Kean answered. Fastow instantly lit into him.
———
Later that same day, Palmer was back on the line with the
Journal
, trying to broker some sort of compromise.
“Guys, you need to help me,” Palmer said. “They’d like a better sense of what you want to talk about.”
It would help, he suggested, if they sent prepared questions, so that Enron could understand what the reporters wanted. The reporters didn’t like the idea, but agreed.
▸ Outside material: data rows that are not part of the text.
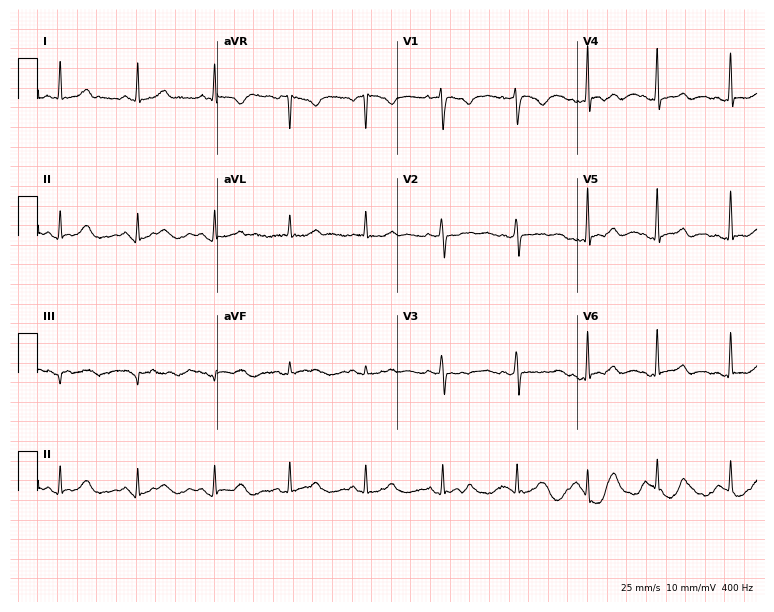
Resting 12-lead electrocardiogram (7.3-second recording at 400 Hz). Patient: a 32-year-old female. Read as a normal ECG.
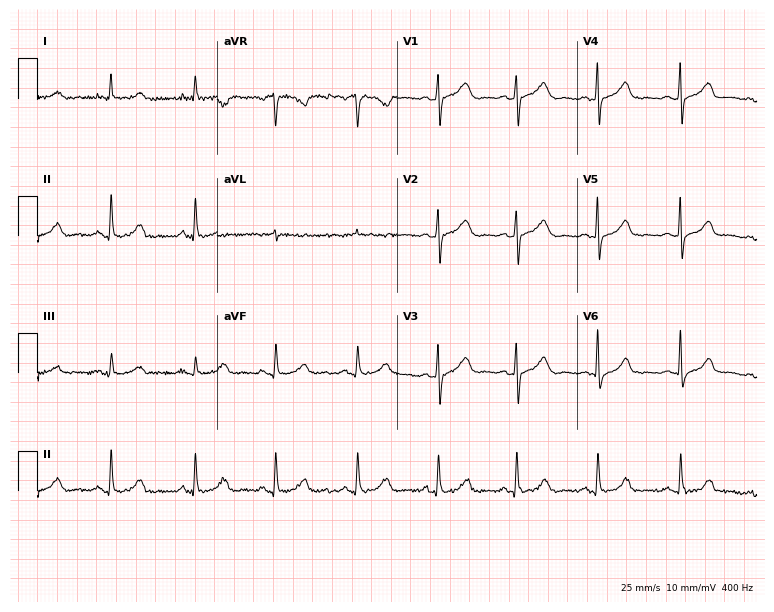
ECG — a woman, 56 years old. Labelled as a normal ECG.
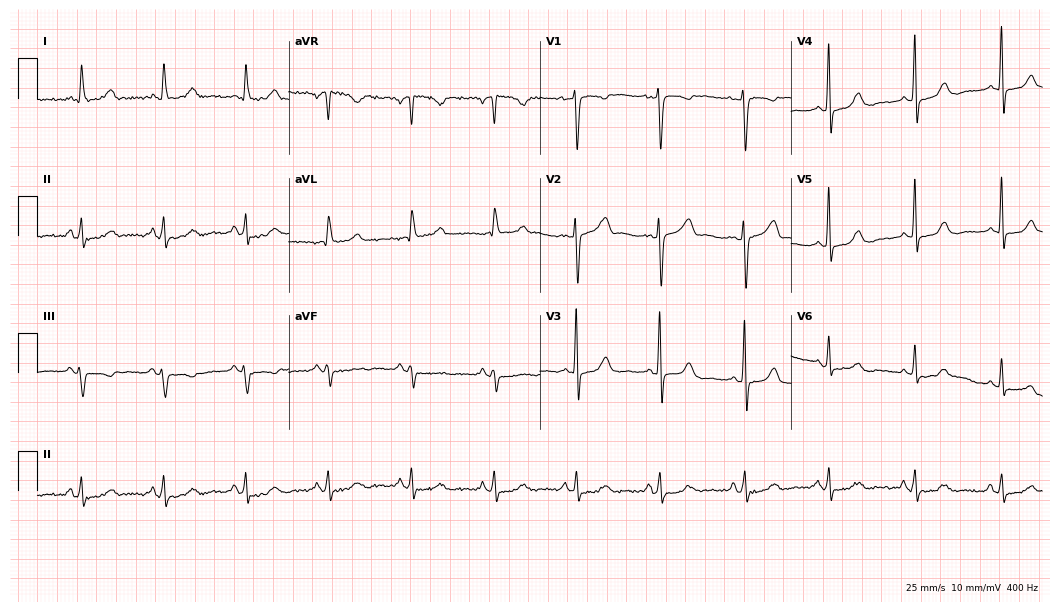
Standard 12-lead ECG recorded from a female, 57 years old (10.2-second recording at 400 Hz). Read as a normal ECG.
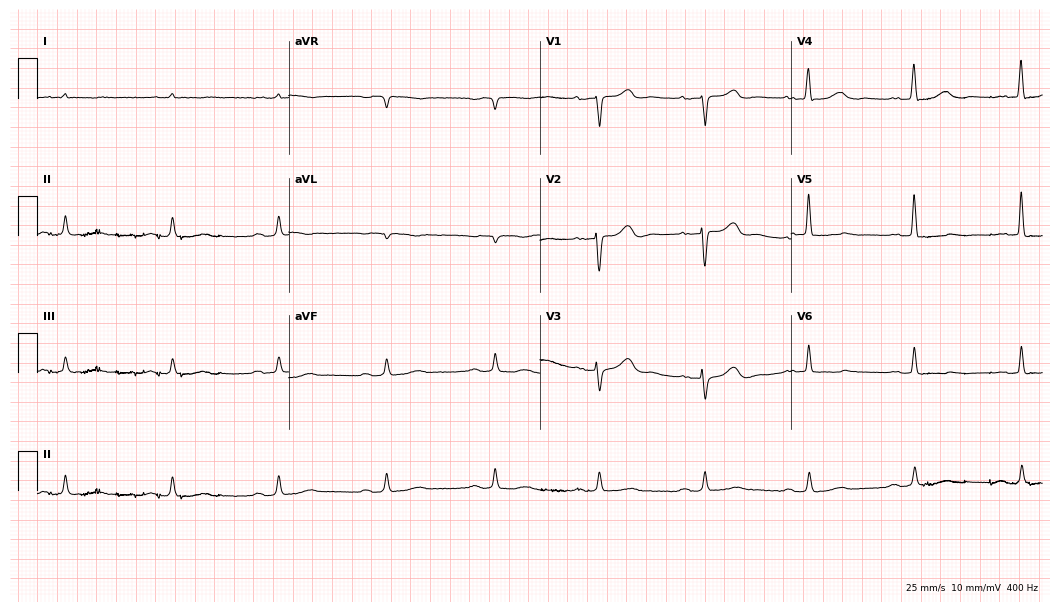
Electrocardiogram, a woman, 46 years old. Interpretation includes first-degree AV block.
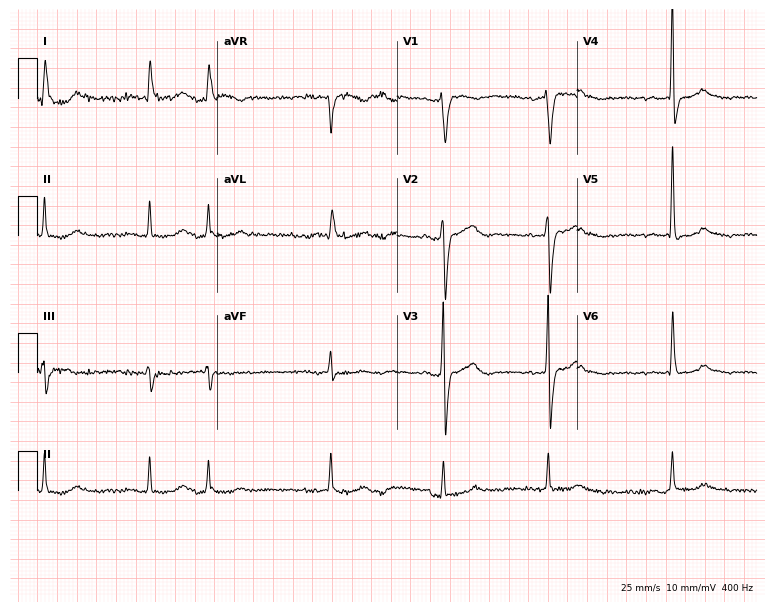
Resting 12-lead electrocardiogram. Patient: a 79-year-old woman. The tracing shows atrial fibrillation (AF).
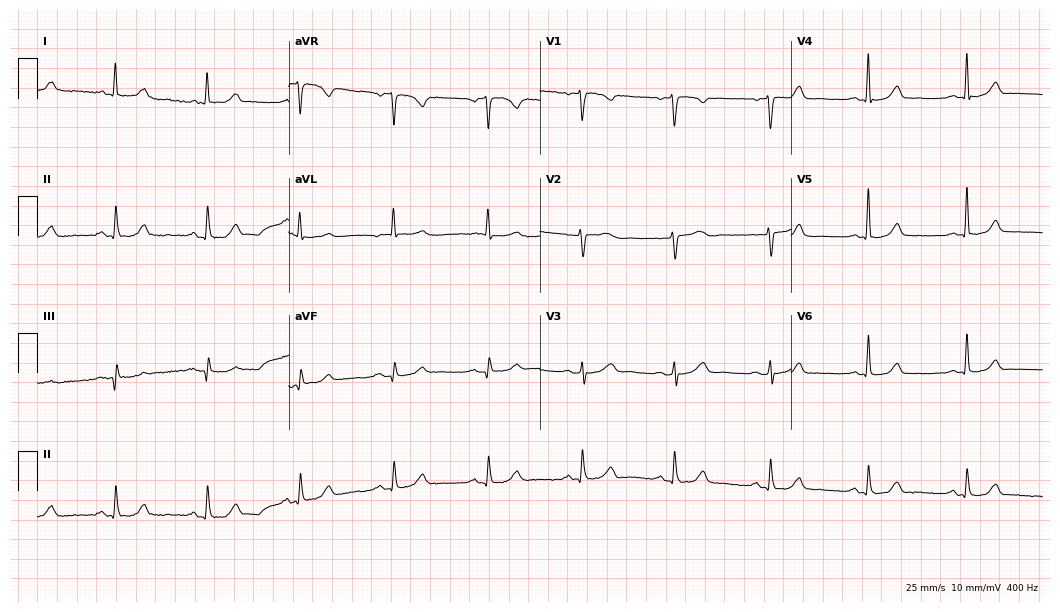
ECG — a 66-year-old woman. Labelled as a normal ECG.
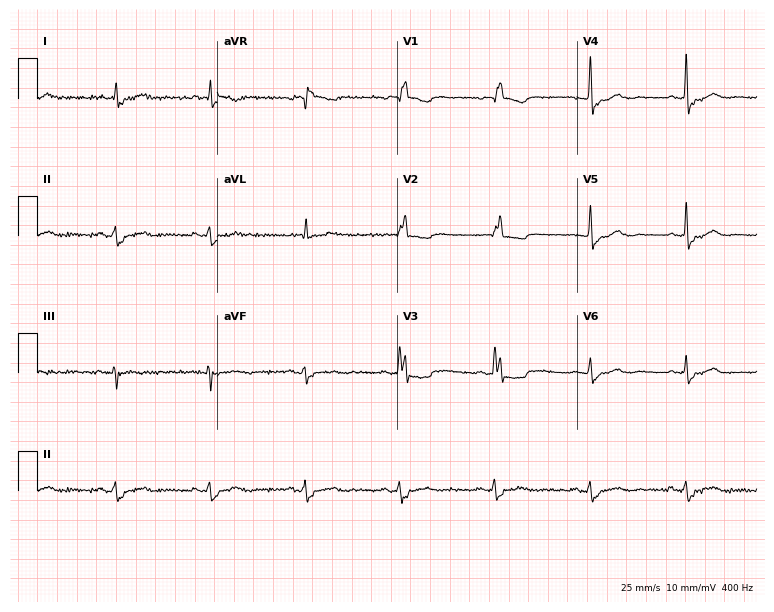
12-lead ECG from a woman, 80 years old (7.3-second recording at 400 Hz). Shows right bundle branch block.
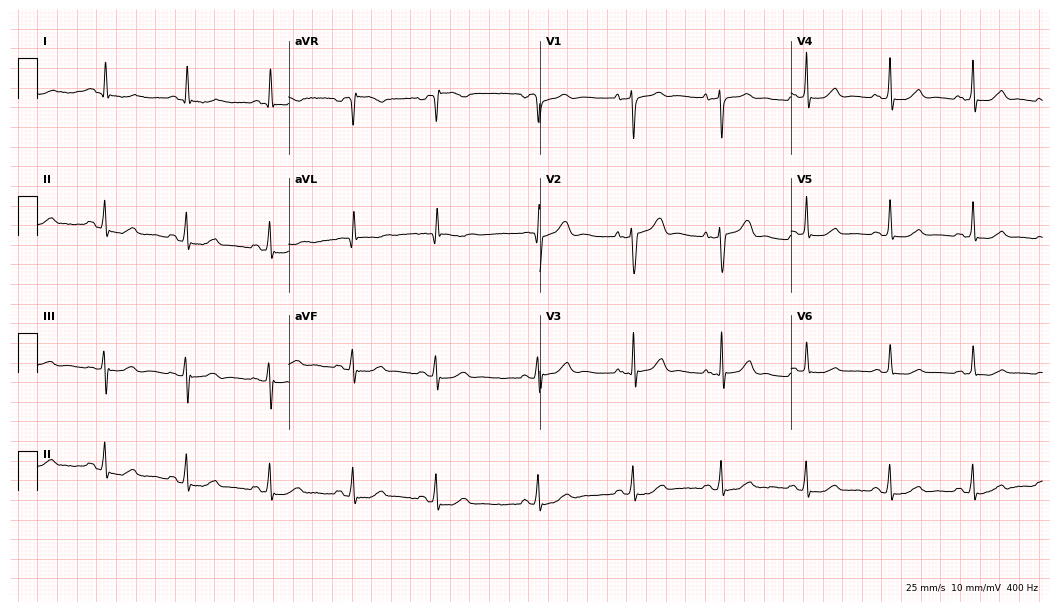
Electrocardiogram (10.2-second recording at 400 Hz), an 83-year-old female. Overall reading on record: normal ECG.
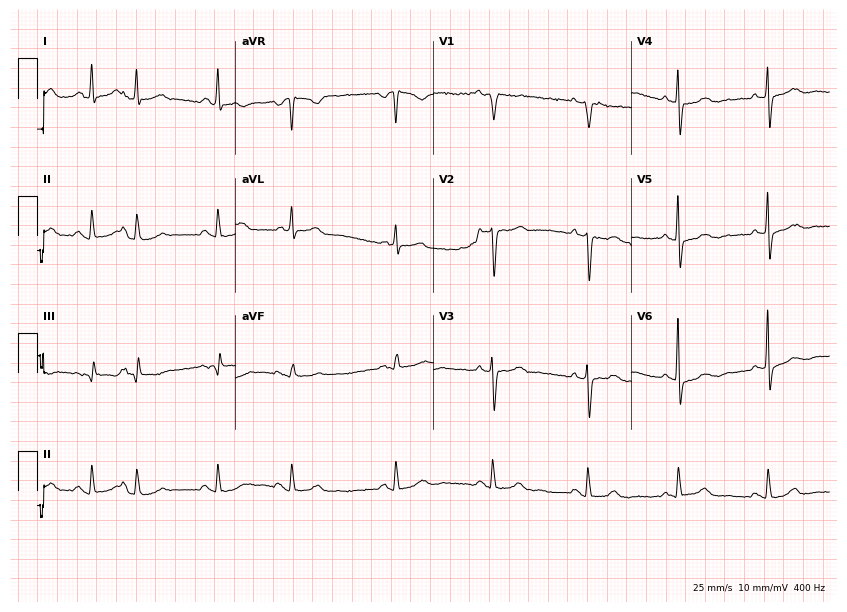
Resting 12-lead electrocardiogram (8.1-second recording at 400 Hz). Patient: a male, 84 years old. None of these six findings is recorded: first-degree AV block, right bundle branch block, left bundle branch block, sinus bradycardia, atrial fibrillation, sinus tachycardia.
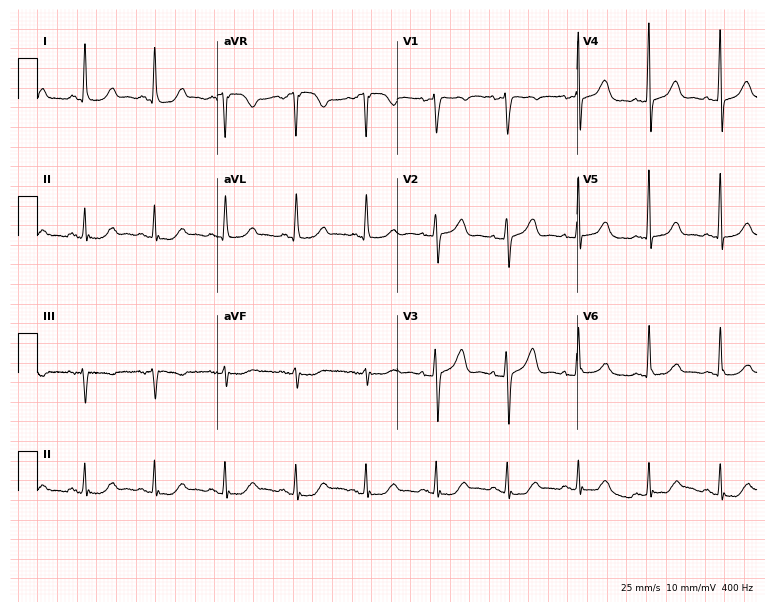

Lay had a chance to slow his sales of Enron stock. He had just received ten million dollars from Enron, a bonus for returning as CEO. With the stock price still falling, Lay kept being hit with demands for cash from his banks, which he met by drawing down on his credit line at Enron. Now, with his new load of money, he had something to forestall future sales. So on September 21, two days after receiving another demand from Bank of America, Lay turned over the entire ten million dollars to the bank.
It was a onetime opportunity. All he could do from there was hold on to his Enron stock and wait for a rebound.
On the morning of September 22, a Saturday, Stephen Cutler was pushing his infant son in a baby carriage down a dirt path. Cutler, a forty-year-old lawyer, was acting director of the SEC’s enforcement division and had been with the agency for two years, starting under Levitt. But these days, he was getting accustomed to the new boss, Harvey Pitt.
Pitt had been confirmed in August and had swept into the agency like a whirlwind. He had taken charge of its response to the September 11 attacks, working to get the markets reopened quickly. Days before, he had given the green light to an enforcement initiative known as a 21(a) report, providing guidelines to companies on the cooperation expected by the SEC if executives discover wrongdoing. But today that was far from Cutler’s mind as he walked in the September breeze with his new son.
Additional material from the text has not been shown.